Publicly depositing datasets associated with published research is becoming more common, partly due to journals increasingly requiring data sharing and partly through more general and ongoing cultural changes with data sharing. Yet data sharing is often seen as time-consuming, particularly to meet the expectations of individual data repositories. While documentation and training can help familiarize users with data-sharing processes, browser-based data, and metadata submission workflows can only be so fast, are not easily reproduced, and do not facilitate regular or automated data and metadata updates. Better programmatic tools can transform data sharing from a mountainous climb into a pit of success.

deposits is a universal client for depositing and accessing research data in online deposition services. It provides a unified interface to many different research data repositories, which functions like dplyr, through “verbs” that work identically across many backend data repositories. 

Currently supported services are Zenodo and Figshare. These two systems have fundamentally different APIs and access to deposition services has traditionally been enabled through individual software clients. The deposits package aims to be a universal client offering access to a variety of deposition services, without users having to know any specific details of the APIs for each service.

The deposits package works seamlessly with the “frictionless” data workflow, to enable unified documentation of all aspects of datasets in one place. 

Outside of his work at rOpenSci, Mark has a passion for urban environments and understanding how cities can be improved. He is the lead developer of the Urban Analyst platform, ‘a platform for open-source, open-access interactive visualizations of urban structure and function.’ Mark says, “Cities cannot learn; therefore, I built a data platform for cities to learn from one another.”

RC: Doesn’t data sharing take too much time and too much effort? What is Deposits and what does it do? What problem are you solving?

Data sharing takes time and effort; everyone sharing from different places makes it hard to sync up. However, the deposits R package creates a common workflow for R users. It aims to streamline the data-sharing process. 

It addresses the issue of disparate data-sharing locations by creating a standardized workflow, simplifying the process for researchers. All deposits are initiated on the nominated services as “private” deposits, meaning they can only be viewed by the deposit owner until the owner decides. A deposit can only be publicly viewed once it has been published. The process of using deposits to prepare one or more datasets for publication involves multiple stages of editing and updating.

RC: How far along are you on the project? Currently supported services are zenodo and figshare. Will you be adding more?

Currently, the project provides support for Zenodo (CERN’s Data Centre) and Figshare (Open Data) as the initial services. There are plans to expand and include more repositories in the future. 

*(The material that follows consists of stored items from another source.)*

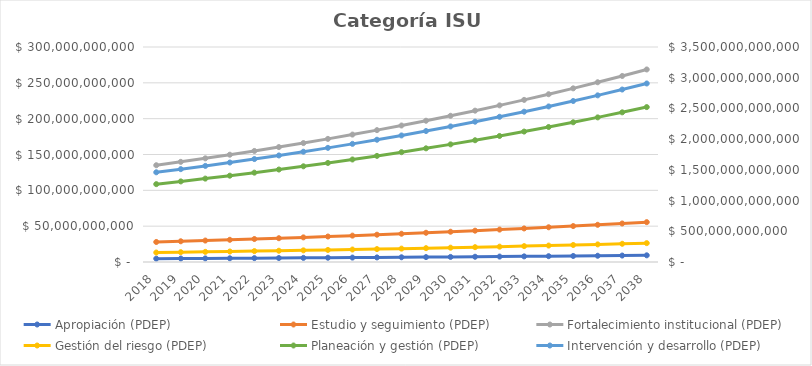
| Category | Apropiación (PDEP) | Estudio y seguimiento (PDEP) | Fortalecimiento institucional (PDEP) | Gestión del riesgo (PDEP) | Planeación y gestión (PDEP) |
|---|---|---|---|---|---|
| 2018.0 | 4686700704.581 | 27943112437.209 | 135017543314.276 | 13224750576.016 | 108630660522.007 |
| 2019.0 | 4850735229.241 | 28921121372.511 | 139743157330.276 | 13687616846.177 | 112432733640.277 |
| 2020.0 | 5020510962.265 | 29933360620.549 | 144634167836.835 | 14166683435.793 | 116367879317.687 |
| 2021.0 | 5196228845.944 | 30981028242.268 | 149696363711.125 | 14662517356.046 | 120440755093.806 |
| 2022.0 | 5378096855.552 | 32065364230.747 | 154935736441.014 | 15175705463.507 | 124656181522.089 |
| 2023.0 | 5566330245.496 | 33187651978.824 | 160358487216.449 | 15706855154.73 | 129019147875.362 |
| 2024.0 | 5761151804.089 | 34349219798.082 | 165971034269.025 | 16256595085.146 | 133534818051 |
| 2025.0 | 5962792117.232 | 35551442491.015 | 171780020468.441 | 16825575913.126 | 138208536682.785 |
| 2026.0 | 6171489841.335 | 36795742978.201 | 177792321184.836 | 17414471070.085 | 143045835466.682 |
| 2027.0 | 6387491985.782 | 38083593982.438 | 184015052426.306 | 18023977557.538 | 148052439708.016 |
| 2028.0 | 6611054205.284 | 39416519771.823 | 190455579261.226 | 18654816772.052 | 153234275097.797 |
| 2029.0 | 6842441102.469 | 40796097963.837 | 197121524535.369 | 19307735359.074 | 158597474726.22 |
| 2030.0 | 7081926541.055 | 42223961392.571 | 204020777894.107 | 19983506096.641 | 164148386341.637 |
| 2031.0 | 7329793969.992 | 43701800041.311 | 211161505120.401 | 20682928810.024 | 169893579863.595 |
| 2032.0 | 7586336758.942 | 45231363042.757 | 218552157799.615 | 21406831318.375 | 175839855158.82 |
| 2033.0 | 7851858545.505 | 46814460749.254 | 226201483322.602 | 22156070414.518 | 181994250089.379 |
| 2034.0 | 8126673594.598 | 48452966875.477 | 234118535238.893 | 22931532879.026 | 188364048842.507 |
| 2035.0 | 8411107170.408 | 50148820716.119 | 242312683972.254 | 23734136529.792 | 194956790551.995 |
| 2036.0 | 8705495921.373 | 51904029441.183 | 250793627911.283 | 24564831308.335 | 201780278221.315 |
| 2037.0 | 9010188278.621 | 53720670471.625 | 259571404888.178 | 25424600404.126 | 208842587959.061 |
| 2038.0 | 9325544868.372 | 55600893938.132 | 268656404059.264 | 26314461418.271 | 216152078537.628 |

The team is working on integrating additional services, and there is a possibility of securing further funding for the Harvard Dataverse system, which operates as a federated rather than a centralized system. Integrating the DataVerse system presents additional complexities due to its federated nature, requiring more intricate API handling with greater flexibility but potentially posing challenges in adopting the workflow. 

RC: Have users contributed their own plugins to extend functionality to other repositories?

deposits is implementing a modular/plugin system to enable users to contribute their own plugins to extend functionality to other repositories. Users will be able to authenticate, prepare data and metadata, and finally submit, fetch, and browse data.

Actual activity around plugins has been a little slow so far. We are writing a JSON Schema for the system which will improve the process. We will be seeking people to build plugins after more adaptations are done and documented. Actually, I would not recommend regular users try to extend deposits to other repositories yet. But that is coming soon!

Preparing the data is a barrier, mainly during preparation. deposits is made to run workflows, documenting all the columns in a data table. By using deposits, there will be a completely painless, single update function. 

RC: What was your experience working with the R Consortium? Would you recommend applying for a grant to others?

Yes! The application process was painless and straightforward. In fact, I got a second grant recently. I’m very thankful for the support.

The only off-putting part of the process was no guidance on how much to ask for. You are fully enabled to submit it on your own. This is good, and I appreciate the outcome, getting financial support. But giving applicants better overall guidance would be very helpful. The R Consortium should make the application process more inclusive with more consultation.